AI can find organizational knowledge that is located in documents, in business processes, and with people.
At Genpact, AI isn’t the sole domain of the IT department. And that’s a key difference between companies that are able to see significant ROI from AI, and those who don’t, says Kathleen Featheringham, director of AI strategy and training at Booz Allen Hamilton.
“AI is the fourth industrial revolution,” she says. “It wholesale changes the game. It’s not just an IT problem — all the roles are evolving.”
AI-powered enterprise transformation involves re-evaluation of performance goals, of training objectives, she says. And it needs to be connected to an organization’s vision and mission. “In my experience, when AI wasn’t tied to the vision and mission, people actually became very resentful,” she says.
Creating new lines of business
One of the principles of organizational learning is that AI is used to augment employees, to work alongside them and complement their skills.

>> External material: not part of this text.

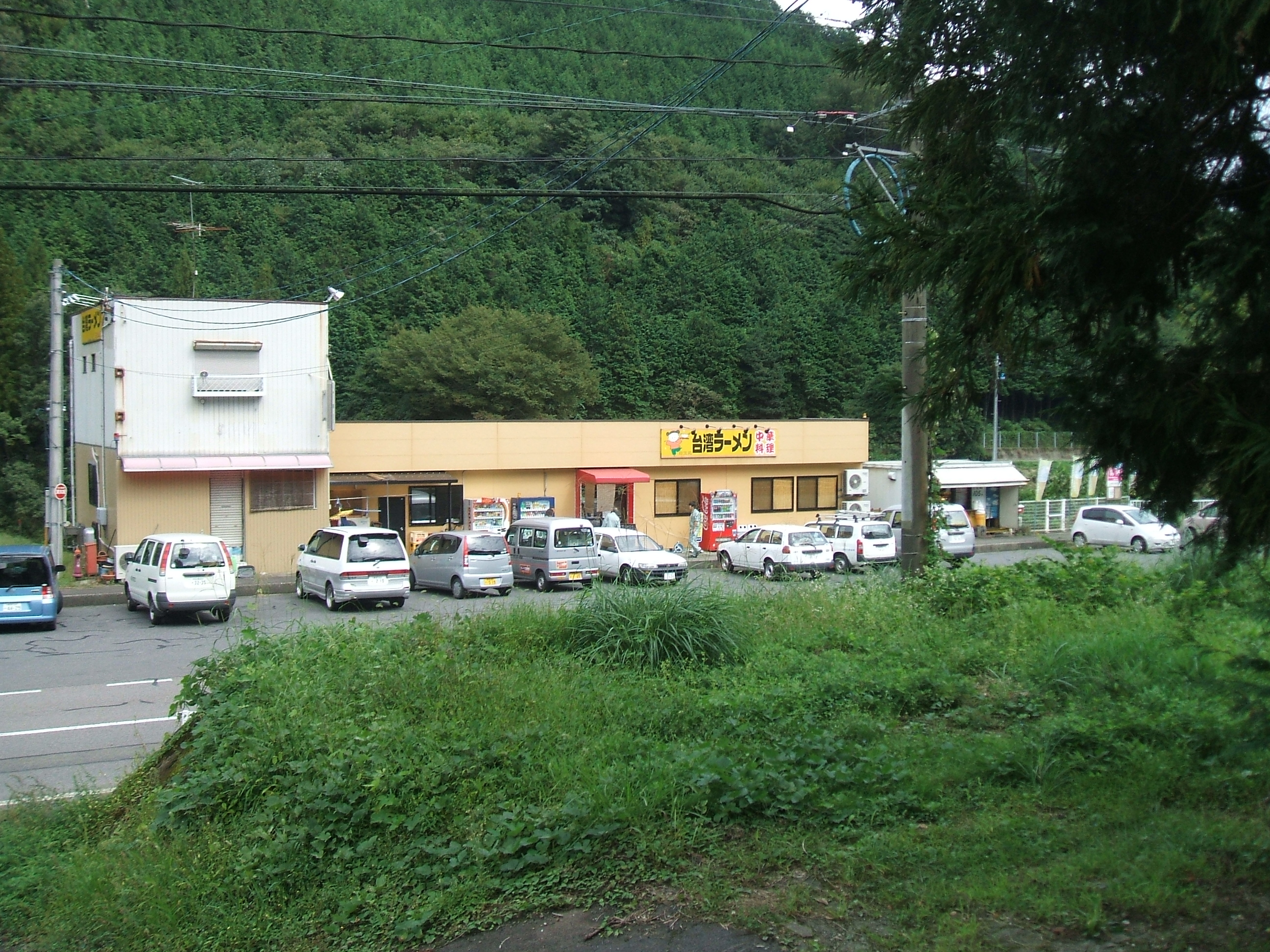 ホームより国道156号線を見る。
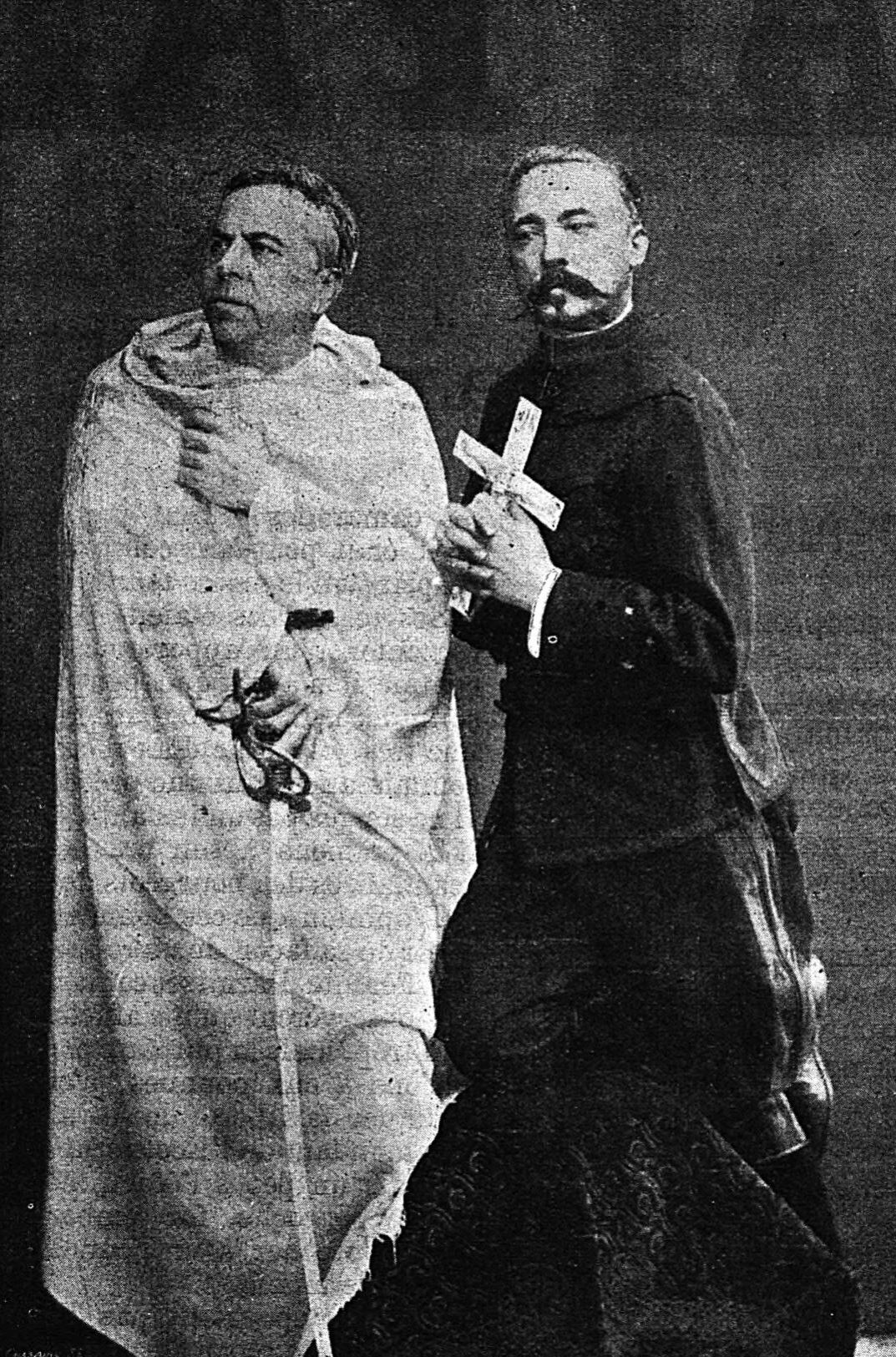 "Le R.P. Jamont et le général Didon". Photomontage humoristique et dreyfusard publié par Le Siècle.

“If you have a collaboration between what machines do well and what human intuition and knowledge does well, that’s where you get a huge business benefit,” says Judith Hurwitz, president and founder at Hurwitz and Associates and author of ten books on leadership, technology, and analytics.
Software development company Globant is doing just that with its AI-powered augmented coding. It uses NLP to enable developers to search for code by functionality, allowing for shorter learning curves and faster, more accurate development. The system also automatically generates documentation and auto-completes code from context.
“It’s not going to replace the importance of developers,” says Nicolás Ávila, Globant’s CTO of North America. “The technology isn’t there yet, but it also isn’t what we stand for.”
Instead, the augmented coding technology does a lot of the heavy lifting around routine work. “It gives [the developers] a baseline to start with that’s contextual to their particular problem and their particular client. We’re just using their time more effectively,” he says.
Globant initially invested in AI capabilities five years ago, Ávila says, and made the training universal — not just for developers, but even, to some degree, for people in HR or purchasing or other departments. “You had to have an idea of the capabilities of AI, at least at a high level, so that every employee can be identifying opportunities.”
This has evolved into AI-powered applications in other areas of the company, including in recruitment and retention.
Automated coding grew out of experiments applying NLP to programming languages in early 2019. That effort blossomed into a set of internal development tools — and then into a commercial product.
“We definitely see this as a growing business opportunity,” says Ávila.